E o pior é que, apesar da decisão do Supremo Tribunal Federal ter dado um basta nas moratórias, há o rumor de que governadores e prefeitos preparam uma Nova Emenda Constitucional para tentar alterar a forma e prazo de pagamento sacramentada pela última de cisão do Supremo Tribunal Federal, o que está a gerar mais medo e incertezas, porque, se tratando de dívida pública no Brasil, tudo é possível.

Melhor seria se os Governantes, em vez de criarem moratórias, buscassem alternativas criativas para quitação dos precatórios, sendo que não faltam propostas como a OAB e outras entidades já fizeram. Mas, pelo jeito, não há vontade política.

Mas, justiça seja feita, muitos Estados têm admitido em suas legislações a compensação dos créditos de precatórios com impostos estaduais devidos, o que gera um mercado e que propicia aos credores cederem seus créditos aos interessados.

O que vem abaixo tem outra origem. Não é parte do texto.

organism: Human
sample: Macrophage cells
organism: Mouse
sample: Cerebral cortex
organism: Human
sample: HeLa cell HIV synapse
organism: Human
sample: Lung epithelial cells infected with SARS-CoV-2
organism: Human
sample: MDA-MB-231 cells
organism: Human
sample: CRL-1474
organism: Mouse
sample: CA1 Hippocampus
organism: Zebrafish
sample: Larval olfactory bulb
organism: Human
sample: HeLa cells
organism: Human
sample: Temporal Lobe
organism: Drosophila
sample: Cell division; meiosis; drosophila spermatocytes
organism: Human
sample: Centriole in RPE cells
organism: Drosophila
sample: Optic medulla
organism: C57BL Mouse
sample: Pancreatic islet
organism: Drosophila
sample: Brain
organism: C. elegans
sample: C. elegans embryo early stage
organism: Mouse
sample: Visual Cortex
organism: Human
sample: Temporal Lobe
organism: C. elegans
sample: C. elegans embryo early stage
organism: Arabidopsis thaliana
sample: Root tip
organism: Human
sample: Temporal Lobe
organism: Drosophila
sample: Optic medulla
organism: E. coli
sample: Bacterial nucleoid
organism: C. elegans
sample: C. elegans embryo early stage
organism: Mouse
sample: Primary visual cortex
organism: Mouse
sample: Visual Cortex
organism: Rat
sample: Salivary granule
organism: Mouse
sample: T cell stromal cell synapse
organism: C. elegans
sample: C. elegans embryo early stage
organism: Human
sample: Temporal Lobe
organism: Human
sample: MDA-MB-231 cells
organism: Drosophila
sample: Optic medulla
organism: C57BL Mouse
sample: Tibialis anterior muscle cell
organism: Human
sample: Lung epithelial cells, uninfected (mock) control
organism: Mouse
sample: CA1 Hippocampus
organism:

E a mais criativa de todas é a do Rio de Janeiro, que passou a usar parte dos depósitos judiais nos casos de Execuções Fiscais em discussões, para pagamento dos precatórios, o que permitiu um grande avanço na ordem dos pagamentos diminuindo, em muito seu saldo devedor.

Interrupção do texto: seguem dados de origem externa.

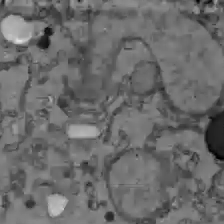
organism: C57BL Mouse
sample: Liver
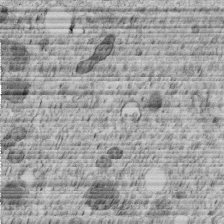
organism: C. elegans
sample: C. elegans embryo early stage
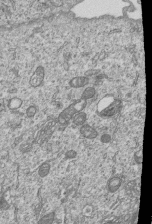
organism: Human
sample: MDA-MB-231 cells
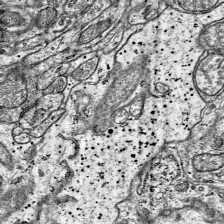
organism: Mouse
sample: Visual Cortex
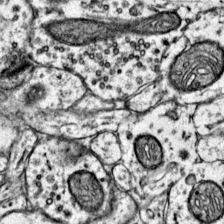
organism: Mouse
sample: Primary visual cortex
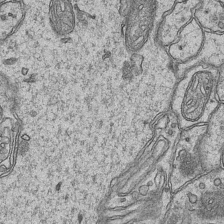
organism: Mouse
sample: CA1 Hippocampus
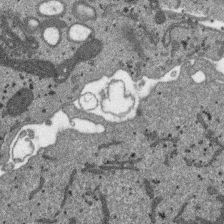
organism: Human
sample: Lung epithelial cells infected with SARS-CoV-2
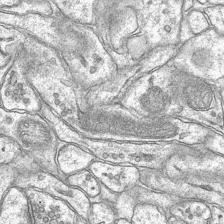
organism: Mouse
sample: CA1 Hippocampus
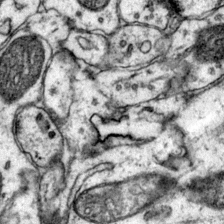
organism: Mouse
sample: Primary visual cortex
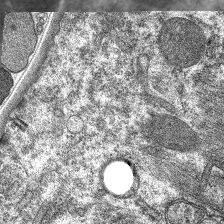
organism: C. elegans
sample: Pharynx
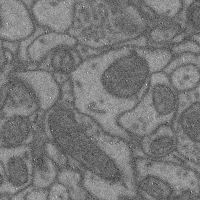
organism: Mouse
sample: Cerebral cortex
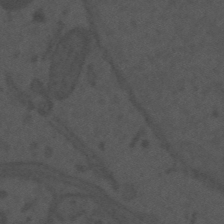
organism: Mouse
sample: Suprachiasmatic nucleus
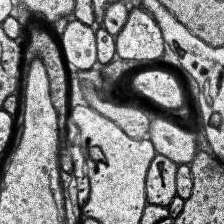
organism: Human
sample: Temporal Lobe
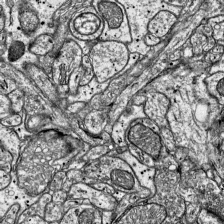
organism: Mouse
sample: Visual Cortex
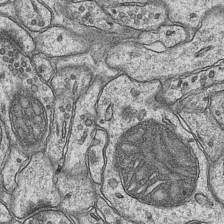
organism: Mouse
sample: CA1 Hippocampus
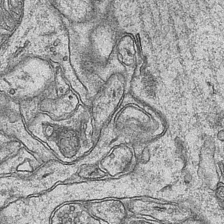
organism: Mouse
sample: CA1 Hippocampus
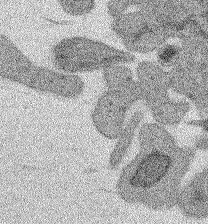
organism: Human
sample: HeLa cells
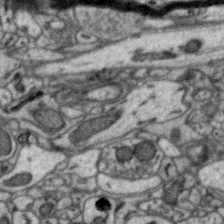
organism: Zebra finch
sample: Brain
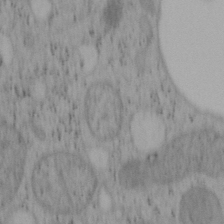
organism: Mouse
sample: OT-I killer T cells with ID8 ovarian cancer cells
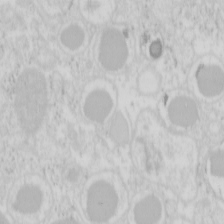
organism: Mouse
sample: Pancreas
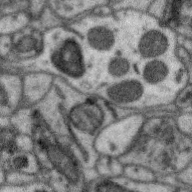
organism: Zebra finch
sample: Brain
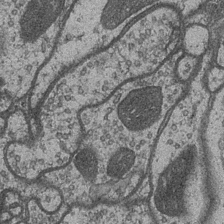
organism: Drosophila
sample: Optic medulla
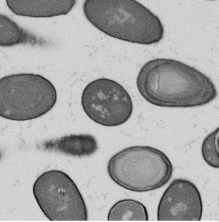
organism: B. subtilis
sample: Bacterial spore
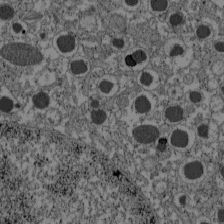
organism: C57BL Mouse
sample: Pancreatic islet
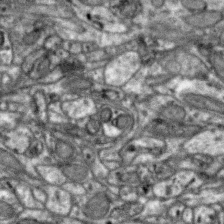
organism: Zebra finch
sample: Brain
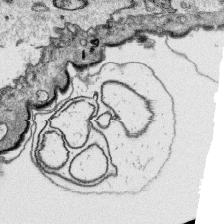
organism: Platynereis dumerilii
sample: Parapodia
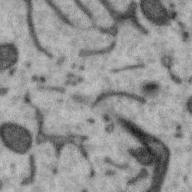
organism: Zebra finch
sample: Brain
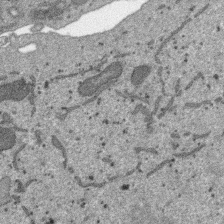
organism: Human
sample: Lung epithelial cells infected with SARS-CoV-2
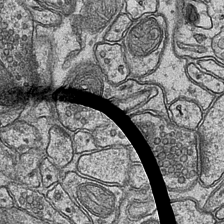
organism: Mouse
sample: CA1 Hippocampus
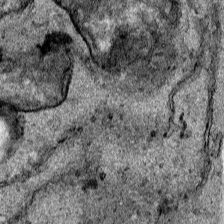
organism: Human
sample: Mitochondria in HCT116 cells
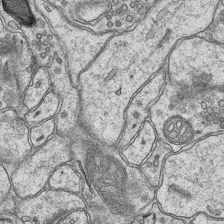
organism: Mouse
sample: CA1 Hippocampus
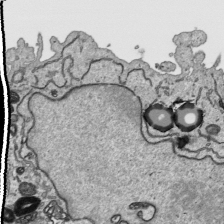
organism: Human
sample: Mitochondria in HCT116 cells
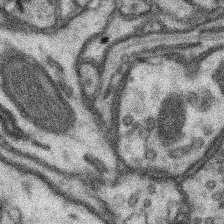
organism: Mouse
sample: Somatosensory cortex neuropil
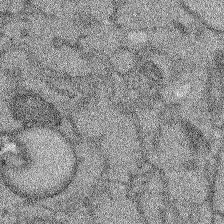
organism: Human
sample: HeLa cells
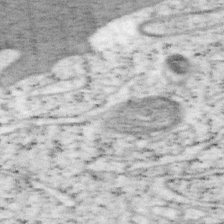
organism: Mouse
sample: OT-I killer T cells with ID8 ovarian cancer cells

Os precatórios, por serem títulos judiciais de dívida do poder público poderiam ser comercializados em bolsa, compor fundos de infraestrutura e imobiliário para habitação popular, etc. Como dito, boas ideias não faltam, haja vista os bilhões de reais que os Estados e Municípios poderiam, além de fazer justiça com o pagamento aos seus credores, irrigar a economia, contribuindo, assim, para o progresso do país e ajudar a destravar o gargalo da infraestrutura.

Enquanto essa letargia do poder público na busca de uma solução justa para o problema, os vitimados pelas desapropriações e precatórios continuam na espera de ter um final feliz desse longo pesadelo provocado pelo descaso e incompetência dos nossos governantes.

 * Marcelo Beserra, advogado, especialista em direito público e civil, pós graduado pela Fundação Getúlio Vargas, autor do livro "Desapropriação no Direito Brasileiro", editora Forense, 2001, membro efetivo da Comissão de Meio Ambiente da OAB/SP, sócio da Advocacia José Yunes e do IASP.